Les enseignants testés positifs avancé comme argument pour expliquer le report de la reprise des cours, prévue le 2 juin, peine à convaincre. Certains se demandent ce que serait le protocole sanitaire dans le public, alors que d’autres s’interrogent sur le rôle du privé catholique.
Lundi 1er juin à 23h, coup de tonnerre ! La reprise des cours prévue le 2 juin n’aura pas lieu. Le chef de l’Etat Macky Sall a décidé de suspendre le retour en classe des 551 000 élèves en classe d’examen et de leurs 97 000 enseignants. La raison officielle sera servie dans la nuit : il y a des enseignants qui ont été testés positifs au Covid-19 à Ziguinchor, 10 enseignants précisément. La prudence recommande donc de ne pas exposer les acteurs de l’école. C’est du moins la thèse défendue par les tenants du pouvoir.

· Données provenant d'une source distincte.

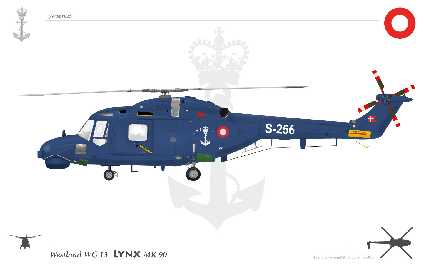 westland Lynx Danish Marine
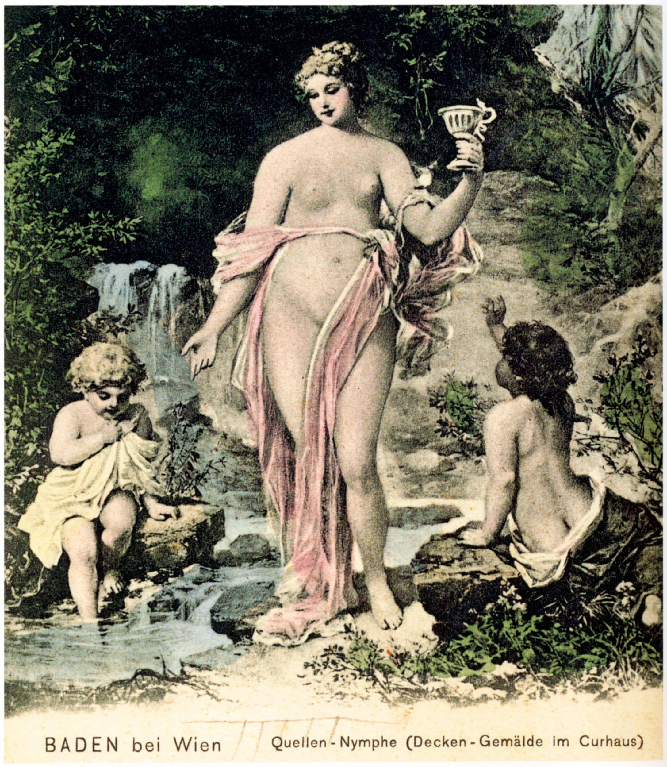 Deckengemälde (1896), Kurhaus in Baden bei Wien, Ansichtskarte (um 1890)
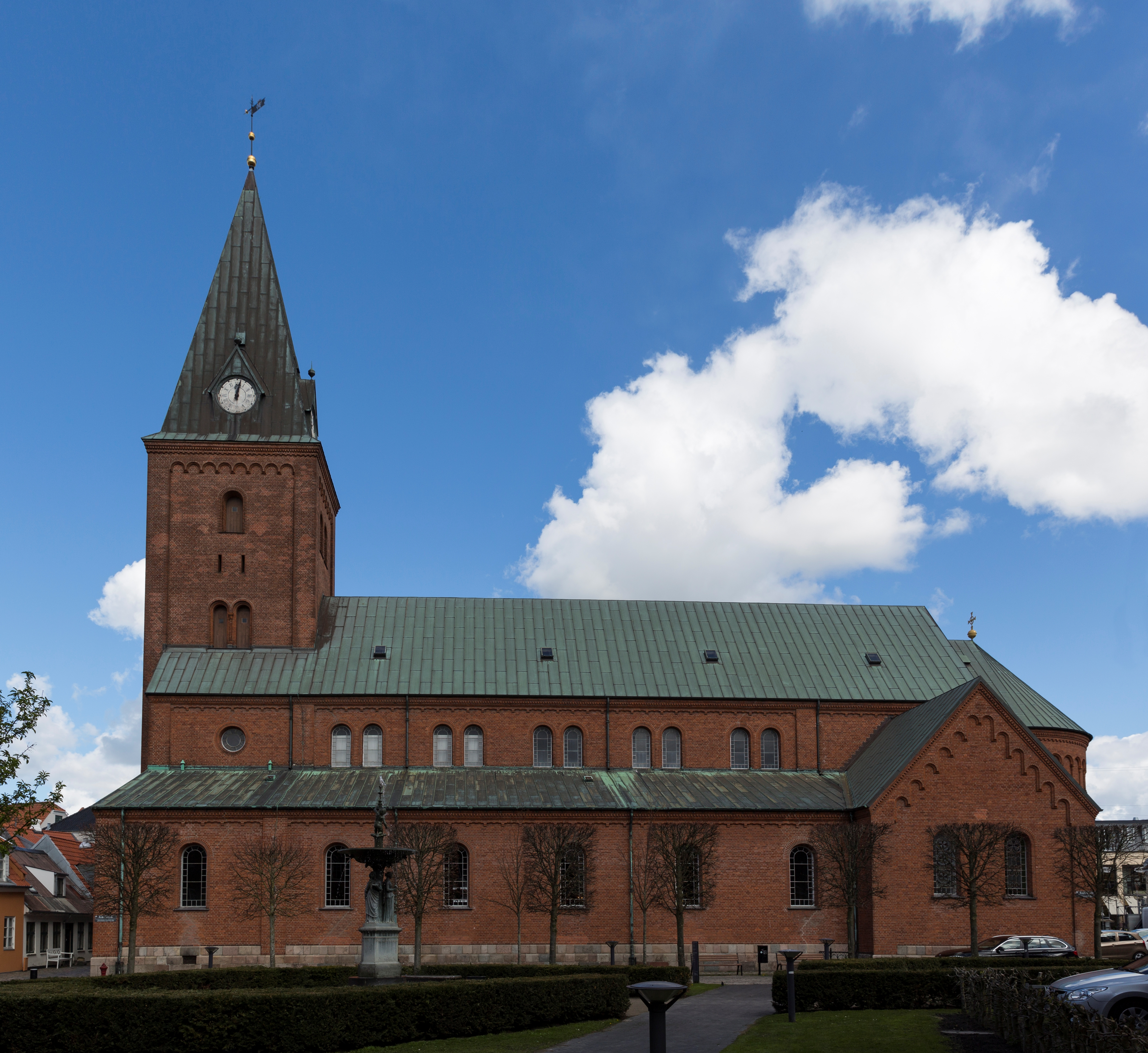 Vor Frue Kirke Aalborg ved middagstid 16. april 2017
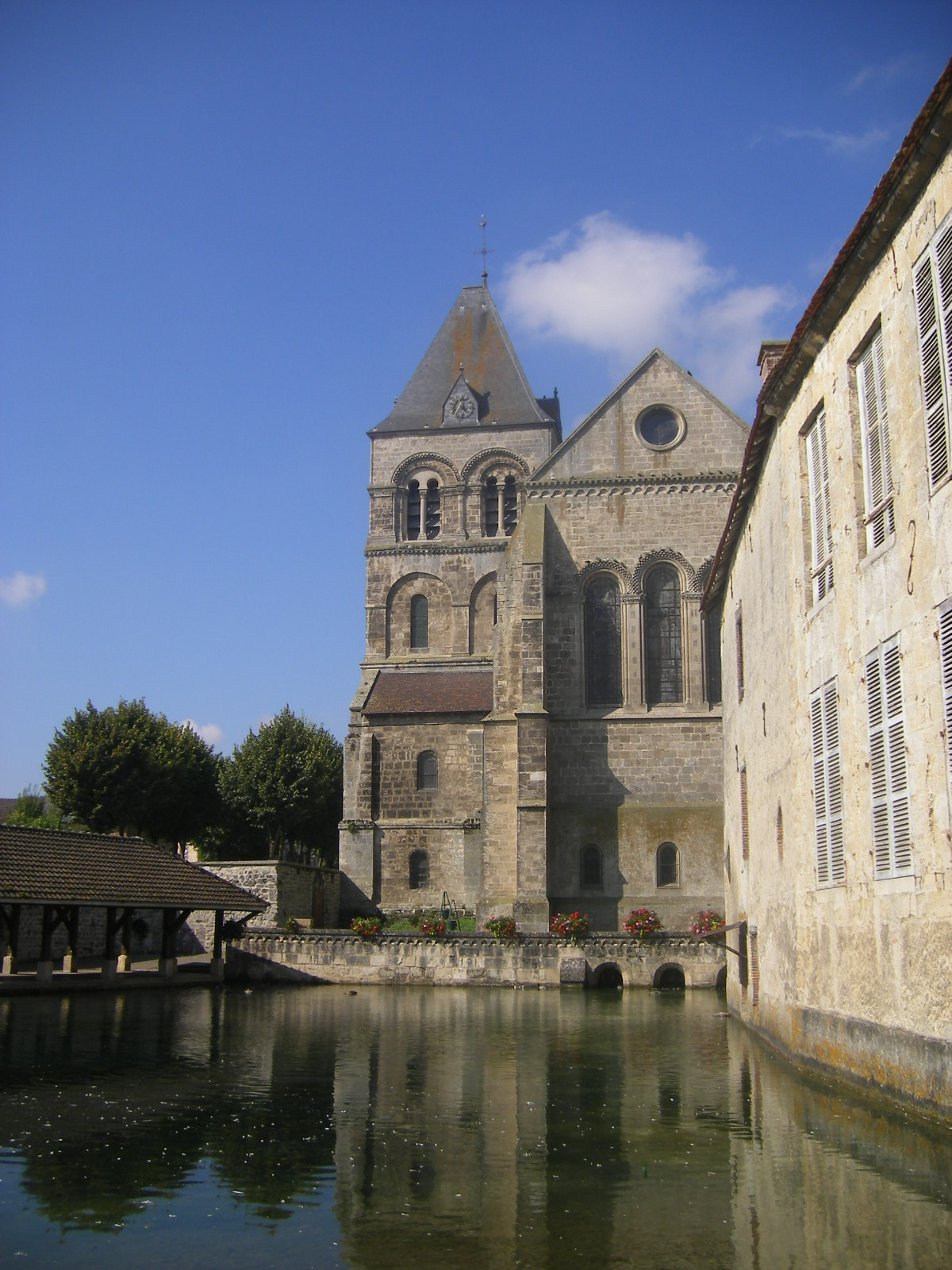 Vertus
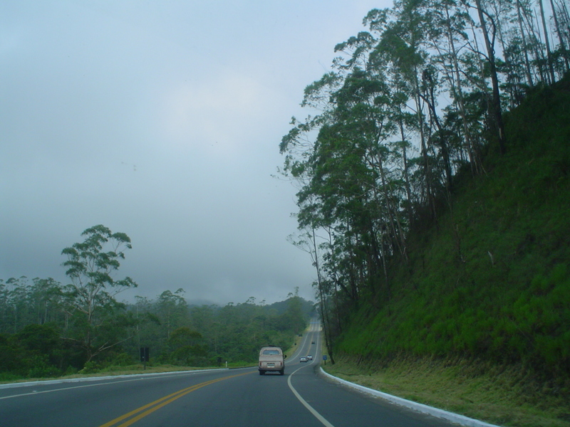 Techo de planalto da Rodovia Mogi-Bertioga (SP-98).
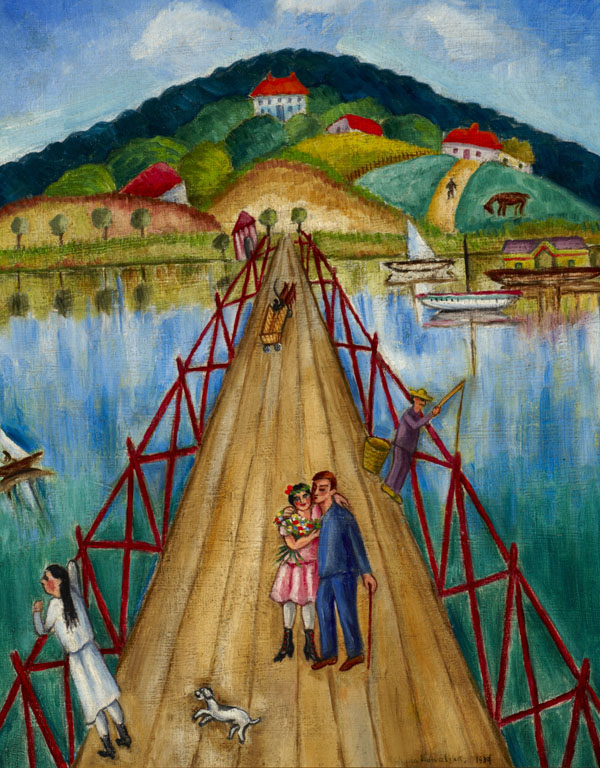 Brücke
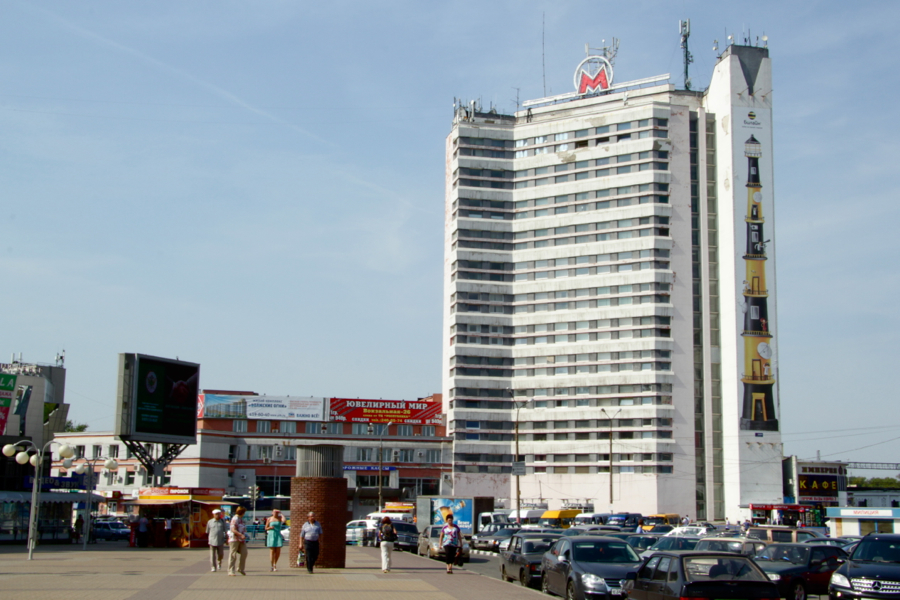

Or, vu les conditions de transport catastrophique, la thèse est plus que plausible. Et le discours revanchard des syndicats participe davantage à accréditer cette version. Seulement, fait remarquer un interlocuteur sous anonymat, depuis cette découverte de Ziguinchor, il n’y a pas eu de vague de contamination chef les hommes de la craie. Malgré la stigmatisation et quelques cas signalés ça et là, il n’y a eu le déluge redouté…en attendant les 14 jours d’incubation.
L’autre fait avancé est que le Président Macky Sall est l’homme le plus informé du Sénégal. « Je présume que le Chef de l’État a dû disposer des informations alarmantes de dernière minute », relève l’ancien ministre de l’Education, Kalidou Diallo, dans une interview accordée à Seneweb. Soit ! Il y a toute de même un fait qui suscite interrogation chez certains. Car beaucoup ont du mal à se satisfaire de la version officielle. « Pourquoi reporter la reprise des cours et 48 heures après autoriser le transport interurbain, les restaurants, réduire le couvre-feu. Si l’Etat avait prévu d’ouvrir les vannes comme il l’a fait le jeudi 4 juin, pourquoi empêcher alors la reprise prévue le 2 juin », s’interroge cet interlocuteur.
C’est d’ailleurs cette incohérence que les collaborateurs de Mamadou Talla essaient de souligner depuis lors dans leurs différentes interventions. « Il est paradoxal que les mêmes Sénégalais qui réclament le déconfinement du pays nous demandent de fermer l’école à 551 000 élèves et à 97 000 enseignants », s’offusque Mamadou Moustapha Diagne, porte-parole du ministère de l’Education.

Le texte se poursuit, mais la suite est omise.